(Extracted data entries)
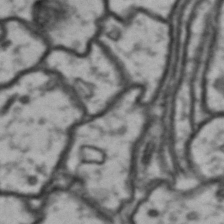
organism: Drosophila
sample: Brain
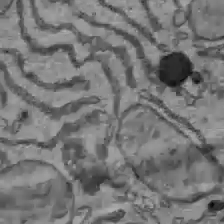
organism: C57BL Mouse
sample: Liver
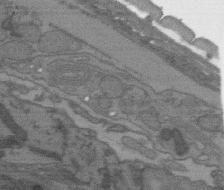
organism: C. elegans
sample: AFD neurons C. elegans
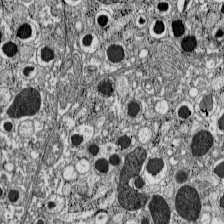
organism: C57BL Mouse
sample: Pancreatic islet
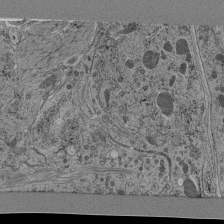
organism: C. elegans
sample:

**EXERCISE DETAILS**
Find the lines that mention "sample" in the entries and show them.

**ANSWER SPACE**
sample: Brain
sample: Liver
sample: AFD neurons C. elegans
sample: Pancreatic islet
sample:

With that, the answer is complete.